Letters from the past
“ Edward Fraser to James Baillie Fraser Esq., 1826 A 19th century family letter,the Frasers of Reelick, Inverness ”
This letter is one of twentyone we have for the Frasers of Reelick or Reelig, most of them are written to James Baillie Fraser, and this was written by his father Edward Fraser who lived at No 14 Edwards Square, Kensington, London. There is only one postal marking on the letter, the charge mark 4˝d. which indicates the distance of not exceeding 15 miles. It has no date stamp, only the charge mark, which includes the additional halfpenny for the Scottish mail tax. From the contents it seems as though the letter MUST have been written from London.
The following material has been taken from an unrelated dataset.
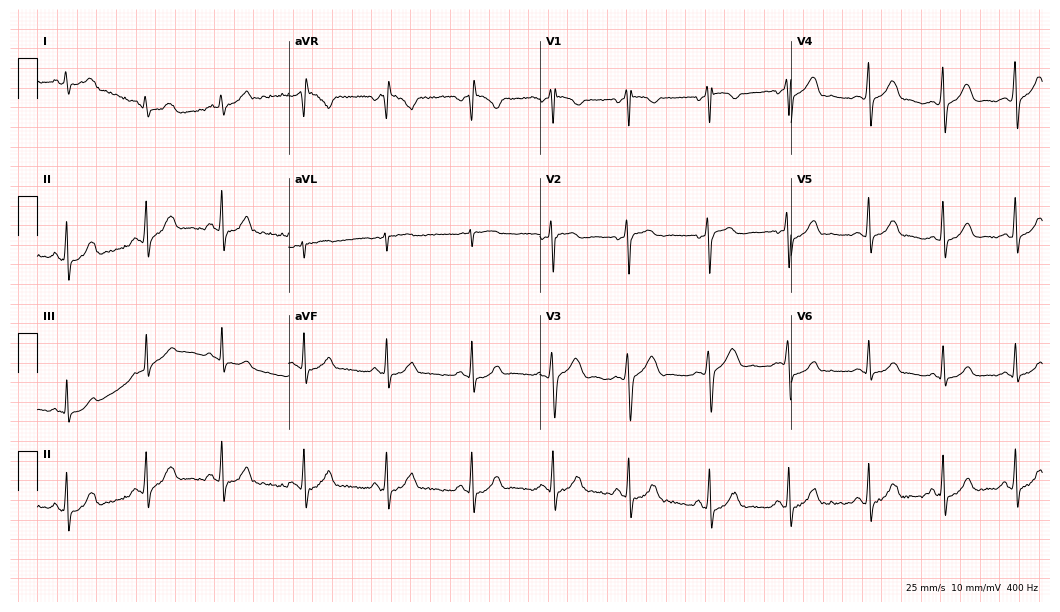
Resting 12-lead electrocardiogram (10.2-second recording at 400 Hz). Patient: a female, 29 years old. Read as a normal ECG.

Inverness is 651 miles from London and that cost would have been 1/4d, (one shilling and four pence) which raises these questions:-
There is another question :
The address appears to be James B Fraser Esq, then Yr which may be to represent Younger, of Reelick Inverness
I have put in this illustration, of the whole of the front page, which shows how the letter would have been folded to go through the mail, and that he had written on both ‘ears’ or ‘wings’ of the letter, and this writing would have been invisible once the letter was folded and sealed
The letter is very closely written over 3 full pages and wherever he found a space. It is full of interesting information of events happening locally and internationally, The writing is very legible and is in a really good condition for paper that is almost 200 years old. It begins with an interesting note with the address, about the date.
Because of the length of the letter and the references made to so many events in this letter, I have annotated the letter in paragraphs, and put all the information at the end of the letter.
Nr 14 Edwards Square, Kensington
(this last part of the sentence is perfectly clearly written but seems to make no sense).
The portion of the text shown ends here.